I'd like some input from people that have worked with Genki and then put it in practice (ideally someone who's fairly proficient in Japanese and is somewhat familiar with the textbooks). I have both Genki I and II, and I got up to about Lesson 7 before I had to pause and work on RTK (the reviews were getting too big to do both every day). Anyway, I'll be finished with RTK by next week (hooray!) and was gearing up to get back into Genki this weekend. Then I went to Amazon and came across a scathing review that gave me some serious doubts about the text. It's a long read, so I've bolded the parts I'm concerned about below:
This book may be good for young students who anticipate homestays (and I'm skeptical even about that, for reasons below), but if you're an adult you may find this book excruciating. I recently moved to Japan, and finally determined to take some private lessons to get a more systematic grasp on the language than I have had hitherto. My school uses this text. I can't compare it with other college-style textbooks, which may mostly suffer from the same problems, but among the issues I have with it are:
@ The framing scenario is of foreign students living in homestays and interacting with their homestay families and with each other; there is also a lot of school-related vocabluary. This is largely irrelevant for an adult's experience. It is useless for business, BTW (though in my own case, I was looking more for daily life vocabulary and situations than business).

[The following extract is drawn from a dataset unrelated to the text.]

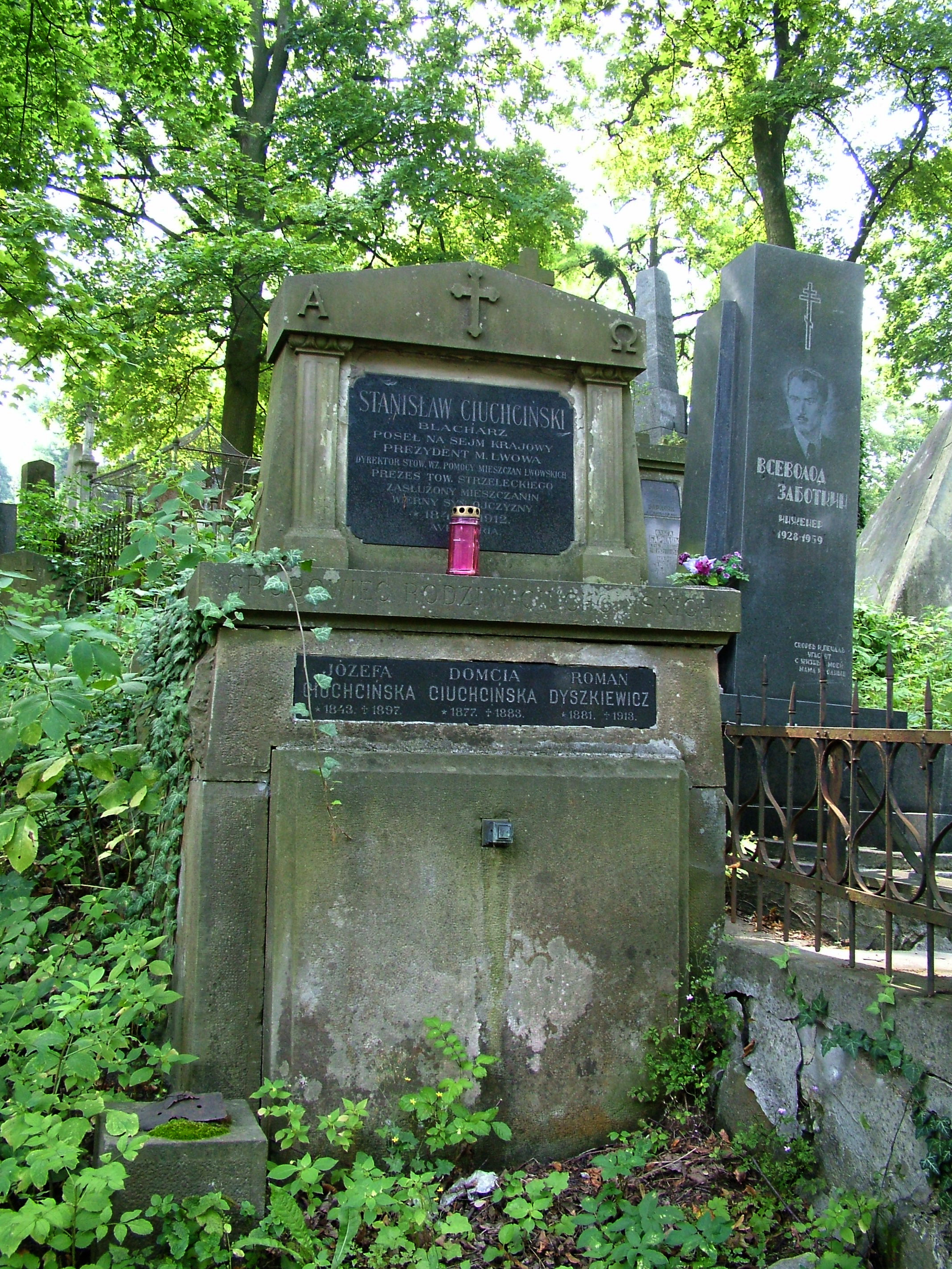 Grób Stanisława Ciuchcińskiego na cmentarzu Łyczakowskim we Lwowie. Autor: Stanisław Kosiedowski. 6 Sierpnia 2007.

@ Even within this scenario, the book doesn't teach you how to really have conversation -- all classmates address each other with polite "-masu" form verbs. In real life, this would be distant or even rude with your pals. (Moreover, on the accompanying tapes female gaijin characters like "Mary" and "Sue" address their classmates and homestay parents in that saccharine, squeaky little-girl voice that is normally used by shop staff and female announcers on infomercials, not people talking to friends or family.)
@ In Japan, it is very rare for people to mirror back to you what you say, or for it to be appropriate for you to mirror back to them. This is especially true if your main interactions are with people in shops, where they will use a lot of "keigo" (honorific speech) or other specialized formulas. Simple example: A waitress will bring stuff to your table and ask "Yoroshii desu ka?" (Is that OK?), you don't answer back "Hai, yoroshii desu." Even saying goodbye is highly context dependent; e.g. when someone says "Sorry I'm being so rude as to leave before you," even if you can catch the Japanese phrase you will look like an idiot if you reply symmetrically (been there, done that). This book doesn't give you a clue about dealing with such situations, nor help you to unravel what Japanese people are saying to you when they respond to your questions or remarks. All dialogues and exercises are based on the mirroring principle (as well as indiscriminate use of "wa", the topic particle). So it's pretty useless for practical purposes -- unless you plan to use Japanese in class only.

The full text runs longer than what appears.